Мы прислушались, задерживая дыхание. Наконец голоса послышались в галерее.
— Я не принимаю, я уже легла, — сказала я быстро.
Граф Розен вышел из гостиной. Почти тотчас я услышала его раскатистый французский выговор. Открылась дверь. Он провел кого-то в большую гостиную. Он сошел с ума? Я же ему сказала, что не приму никого.
— Мари, скажите им, что я уже легла.
Мари вышла в гостиную. Я услышала, как она начала фразу и тут же смолкла. Теперь в соседней комнате воцарилось молчание. Непонятно! Кого впустили так поздно и без моего согласия? Я услышала шелест бумаги и звук поленьев, бросаемых в камин. Кучер разводил огонь в большом камине. Это был единственный звук, доносившийся до меня. В соседней комнате царило мертвое молчание. Наконец дверь открылась, и вошел граф Розен. Он держался смущенно.

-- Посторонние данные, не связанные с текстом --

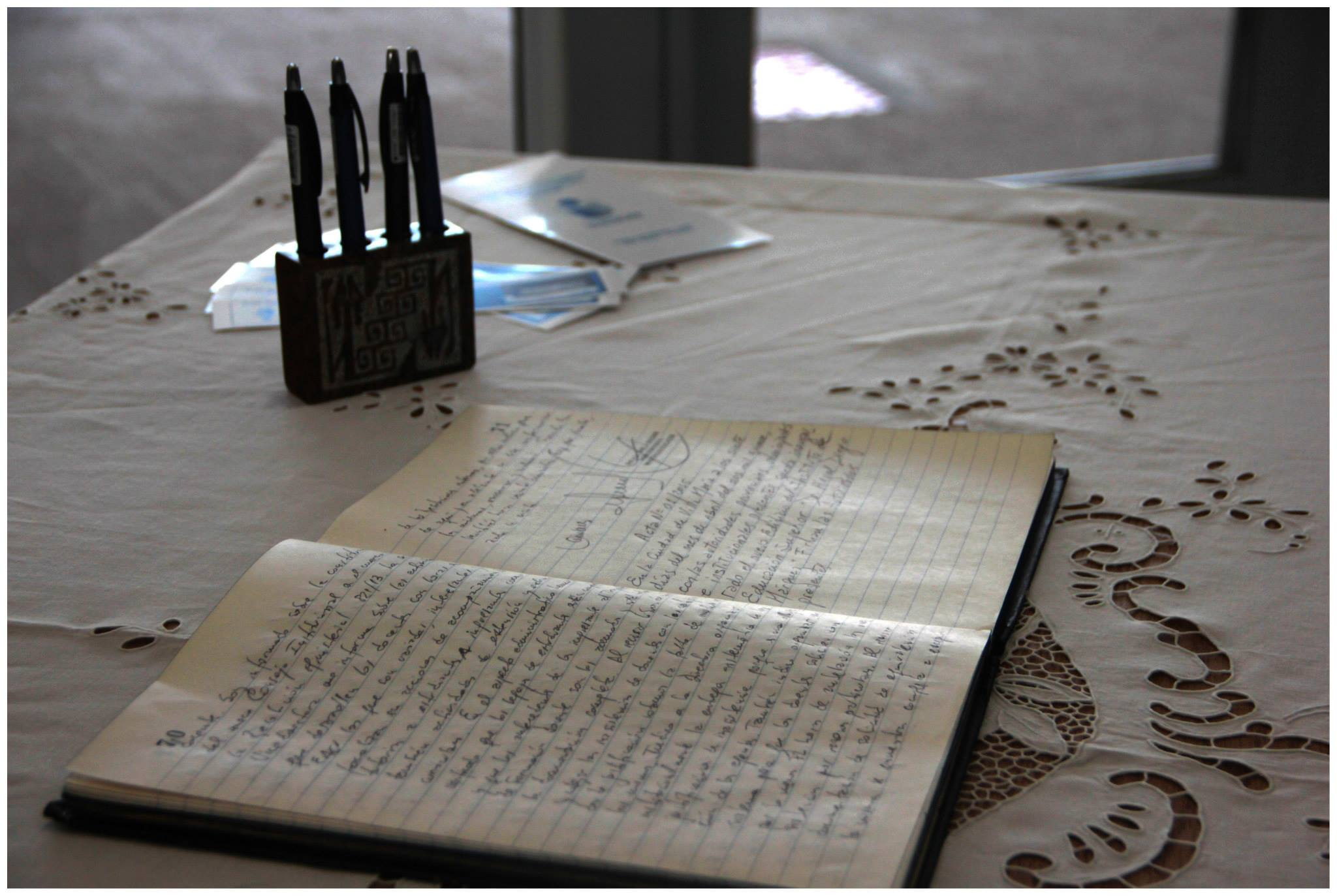 Acta inauguración edificio

— Его величество император!
Я вздрогнула. Мне казалось, что я ослышалась.
— Кто?
— Его величество, в сопровождении нескольких лиц, желает говорить с Вашим королевским высочеством.
— Но разве император не в России? — прошептала я, дрожа.

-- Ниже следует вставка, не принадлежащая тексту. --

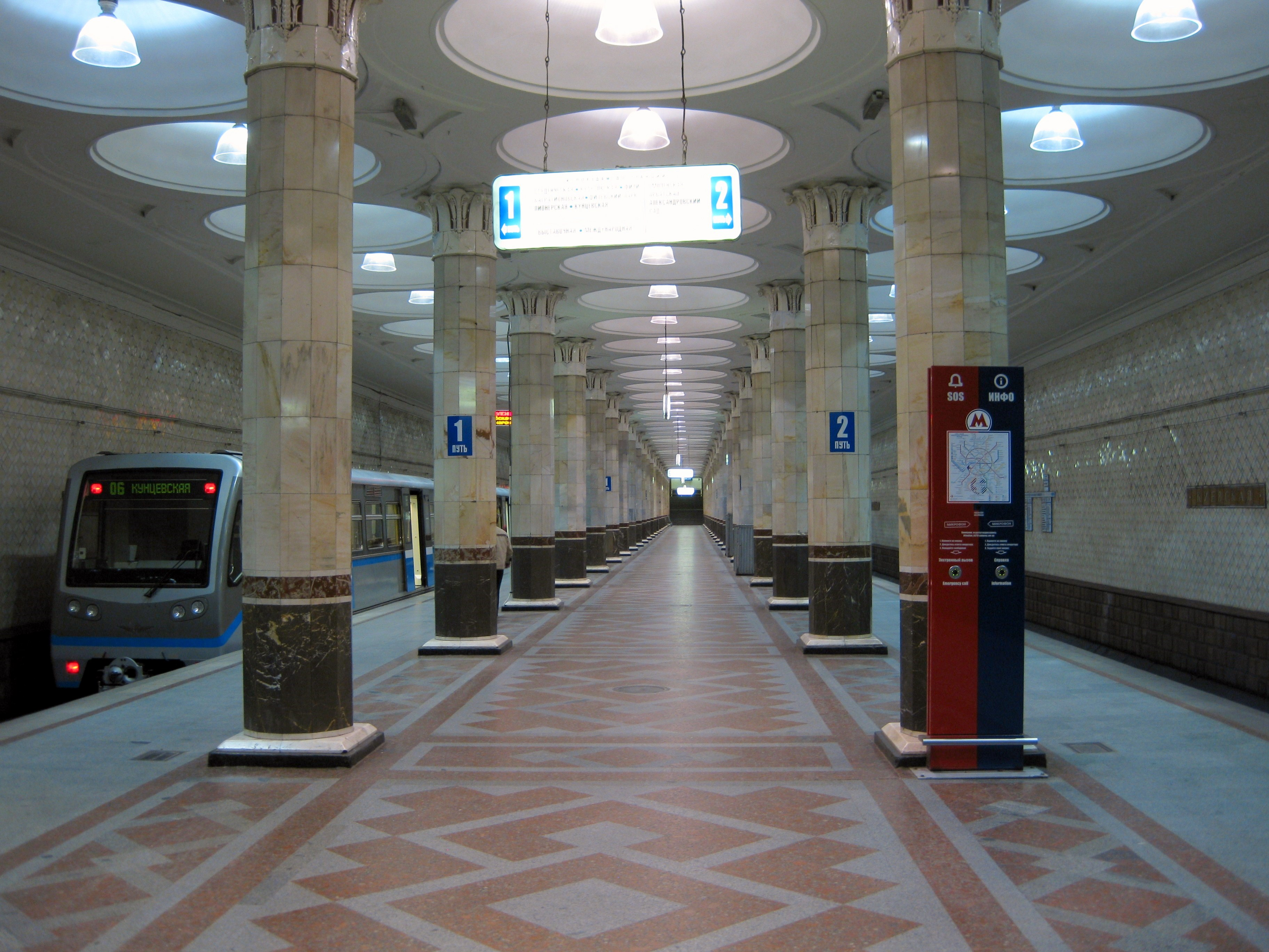 Станция метро «Киевская» Филёвской линии Московского метрополитена.

— Его величество вернулся.
Молодой швед был взволнован и очень бледен. Я оправилась от испуга довольно быстро. Это глупо, я не позволю запугивать себя, я не позволю ставить себя в такое ужасное положение! Я не хочу его видеть, по крайней мере, сейчас, и конечно наедине.
— Скажите Его величеству, что я легла!
— Я говорил. Его величество желает тотчас говорить с вами.
Я замерла. Что говорят императору, бросившему свою армию, гибнущую в снежных полях России? Нет, не бросившему, так как армии уже не существует. Потерявшему свою армию. И он начал с того, что явился ко мне… Я медленно поднялась, откинула волосы со лба, заметила, что соболья накидка надета на старый капот и я, вероятно, выгляжу смешно. Однако я двинулась к двери. Теперь он знает, что это Жан-Батист посоветовал царю, как защититься от французов. Теперь он знает, что советам Жана-Батиста последовали русские.
— Мне страшно, — сказала я графу Розену.
Молодой швед покачал головой.
— Думаю, что Вашему высочеству не следует никого бояться.
Большая гостиная была ярко освещена. Мари ставила еще свечи в высокие канделябры. На диване, под портретом Наполеона, сидел граф Коленкур — обершталмейстер императора, бывший третий адъютант Первого консула. На Коленкуре была куртка из овчины и шерстяная шапочка с опущенными наушниками. Глаза его были закрыты. Он, казалось, спал.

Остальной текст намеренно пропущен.